Copy Delivery & Approval
Copy Delivery and Approval. Advertiser must deliver to
The Miller Group, LLC the
content of the advertisement Advertiser is contracting The Miller Group, LLC to broadcast (the "Copy") no less than
three (3) days prior to the desired email broadcast date.
All Copy shall be subject to The Miller Group, LLC's
approval. The Miller Group, LLC reserves the right to
reject any Copy that advertises or promotes any product or
service involving illegal activity, illegal products,
illegal product paraphernalia, sexual paraphernalia, adult
films or other media, gambling, weapons, illicit activities,
chain letters, pyramid fund raising, or similar types of
material. By reserving this right, The Miller Group, LLC
shall not be legally obligated for any failure to advise
Advertiser of the nature of any such Copy. Further, no Pop
Up's or Pop Unders may be launched by Advertiser form any
hypertext link or URL, which emanates from any Copy. Do to
server scheduling we don't provide specific Time of Day
"TOD" broadcast.
2. Details of Broadcast
The email messages broadcast by The Miller Group, LLC shall identify the source of the recipient’s
data collection and shall contain an opt-out feature that
allows the recipient to electronically communicate his
desire to be removed from the The Miller Group, LLC (or
affiliate) database.
3. Hardware, Software and Database
The Miller Group, LLC shall obtain and maintain the
computer hardware and software necessary to perform its
obligations under these Terms and Conditions. Such hardware
and software shall not be dedicated hardware or software.
Nothing in these Terms and Conditions shall grant any right,
title or interest in or to the The Miller Group, LLC (or
affiliate) database, hardware or software.
4. Payment
Advertiser shall pay in full the fees charged by The Miller Group, LLC in the invoice. If Advertiser fails to
pay the full amount of the charges detailed in any The Miller Group, LLC invoice within thirty (30) days of such
invoice, the unpaid amounts of such invoice shall accrue
interest at a rate of 18% per annum.

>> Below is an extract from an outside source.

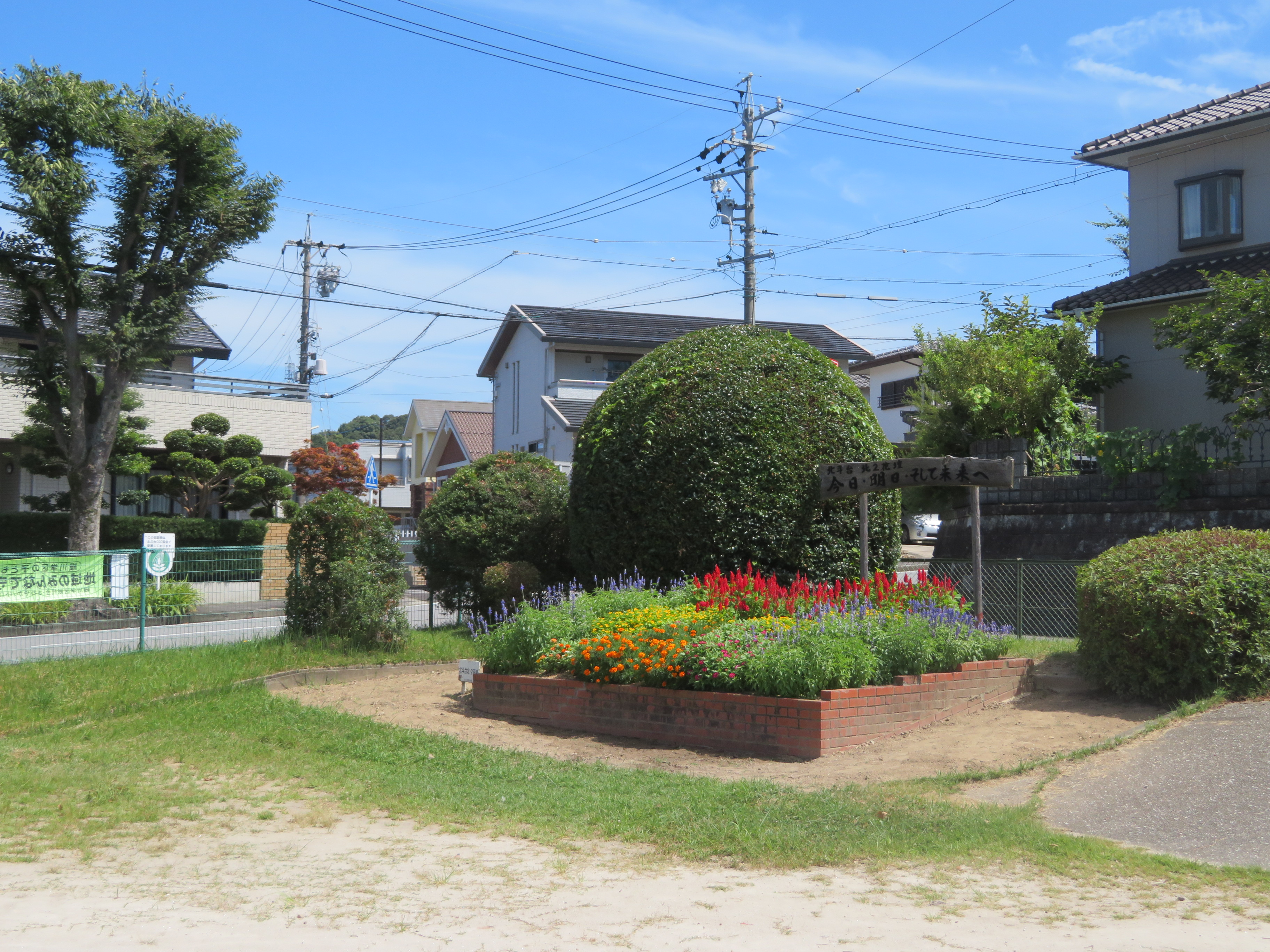 北斗台1号公園（岡崎市細川町）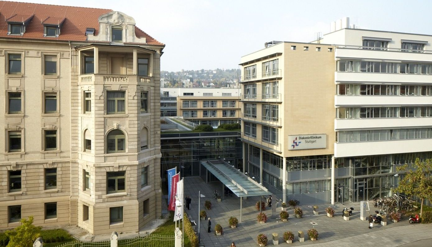 Luftaufnahme des Diakonie-Klinikums Stuttgart

Additionally,
Advertiser agrees to pay all cost of collection
without limitation, including, but not limited to
all cost
of collection, legal fees and any and all additional costs
incurred for the debt collection of all products and/or
services provided. Past due accounts over 30 days delinquent
from due date will be charged the full retail value
including the full value of promotional or agency discounted
services and products as listed on the retail pricing matrix
within this website. Collection accounts may at the
discretion of The Miller Group, LLC be reported to any or
all credit reporting agencies. By your signature on the
Broadcast Order form and/or Insertion Order you acknowledge
that you personally guarantee both as an
individual and officer or authorized agent of your company
the full payment of the products and services rendered as
indicated.
5. Late Fees, NSF Fees & Credit
Card Chargeback's
In addition to the terms described in Section 4, if
Advertiser fails to pay the full amount of the charges
detailed in any invoice within
thirty (30) days of such invoice, Advertiser shall pay a
Late Fee of
18% annual interest rate
charge, or the highest rate allowed by law.
Returned
checks are subject to a $35 NSF charge per return.
All
products including data sales, data appends, email
broadcasts and all credit card purchases are final. Credit
cards transactions waive any right to charge back for any
product or service provided by, or on behalf of The Miller Group, LLC.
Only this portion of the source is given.